Como futuro cronista de montaña y actividades alternativas en esta nueva plataforma de noticias, quiero inaugurar mi colaboración compartiendo no solo rutas, paredes o grados, sino también los encuentros humanos que esta pasión nos regala. Historias que nos tocan más allá de la roca, y que nos recuerdan por qué seguimos volviendo a la vertical una y otra vez. Este relato es uno de esos que merece ser contado.
Encuentros que enriquecen…
Freemann, austríaco nacido en Viena aunque pasó su vida entre Múnich y Verona, de 78 años, comenzó a escalar con 15 años en los Alpes tiroleses, aunque no duró mucho tiempo. Tuvo que vivir con esa pena y el vacío que deja perder a un amigo y compañero mientras practicas este deporte que muchos convertimos en nuestro modo de vida. Dejó la escalada a los 16 años por guardar luto, supongo, a un compañero que debe estar protegiéndolo desde algún lugar, que los que seguimos aquí aún no conocemos.
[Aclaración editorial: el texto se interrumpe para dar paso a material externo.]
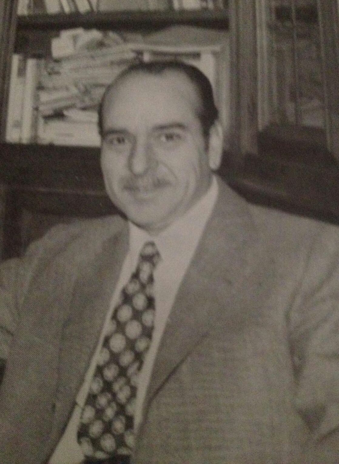 Raffaello Franchini nel suo studio

Casi medio siglo después, decidió volver a este deporte, en este caso para honrar a un amigo que lo abandonó 50 años atrás en una pared cualquiera de los Alpes austríacos. Volvió al deporte que más le gusta para hacerlo en paredes fáciles y en solitario. Enamorado de Espiel desde hace algunos años, no dejaba de mirar desde la terraza del refugio, mientras disfrutaba de una cerveza al atardecer, a la pared que se presentaba ante él, la mítica vía San José, 132 mts de roca.
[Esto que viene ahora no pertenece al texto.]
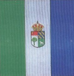 Bandera Municipal de Tinieblas de la Sierra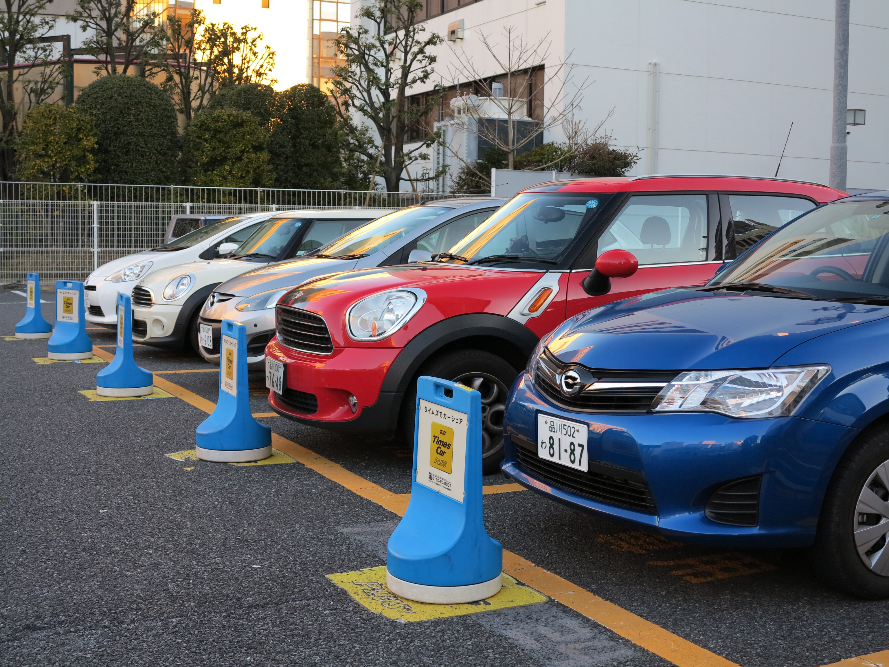 Carsharing station of Times Car Plus, Shibuya, Tokyo, Japan (Docomo Tower side Station) / 東京都渋谷区のタイムズカープラスのカーシェアリングステーション（ドコモタワーサイドステーション）

La observaba con anhelo sin saber si la podría probar. Quizás fue casualidad, pero nuestras vidas se cruzaron esa semana; yo acababa de escalar con un grupo de clientes y él disfrutaba de sus ya habituales cerveza y atardecer, de cara a su objetivo. Me saludó en lo que fue una mezcla de italiano, inglés y castellano, y dejándose llevar por la excitación que ese momento del día le provoca desde hace ya tiempo, me preguntó si yo podría guiarlo por esta pared hasta la cima.
En un inicio accedí de manera profesional, pues esta es parte de mi trabajo. Después entendí que este objetivo estaba por encima de cualquier presunción laboral… Contribuí a cumplir un sueño.
Hoy Freemann se sintió libre, a sus 78 años, al conseguir un objetivo que, hace una semana, sólo podía ver sin tocar…
¿Quién hizo el favor a quién?
Él me regaló la oportunidad de formar parte de su historia, llevaba guardándome un lugar en sus anhelos desde hacía tiempo, sin conocerme…
Fue un placer inexplicable, ni siquiera ahora que ya pasó la emoción, que decidiera formar cordada conmigo una persona que cuenta por decenas sus experiencias en montaña, la mayor parte de veces son bonitos recuerdos, la mayor parte…
Ya pasaron 8 años de aquel día, no volví a saber nada más de aquel tirolés de mirada profunda y limpia, pero sigo y seguiré agradecido por haberme hecho ver que nunca es tarde.
La montaña, para muchos de nosotros, no es solo un lugar. Es una escuela silenciosa, una forma de vida, un espejo donde aprendemos quiénes somos. En la comarca del Alto Guadalquivir, son muchos los que han crecido bajo esa filosofía: niños que corrieron entre olivares, que aprendieron a leer el viento y el silencio, y que descubrieron que la cima no siempre está en lo alto, sino a veces en el interior. Ese paisaje, aparentemente humilde, fue el caldo de cultivo para decenas de personas que, al hacerse mayores, sintieron la llamada de lo vertical y buscaron paredes por todo el mundo, desde Picos de Europa hasta Patagonia.
Escalar, caminar o simplemente contemplar desde un mirador del Guadiato no es un acto deportivo sin más: es casi un ritual. La montaña nos conecta con nuestras raíces y, al mismo tiempo, nos lanza lejos, como si ese espíritu libre que habita las sierras del Alto Guadalquivir necesitara saltar sus propias fronteras. Por eso, contar estas historias es también rendir homenaje a una cultura silenciosa pero viva, a una pasión que no entiende de edades ni de idiomas. A veces, como en el caso de Freemann, basta una mirada compartida y una pared por delante para entenderlo todo.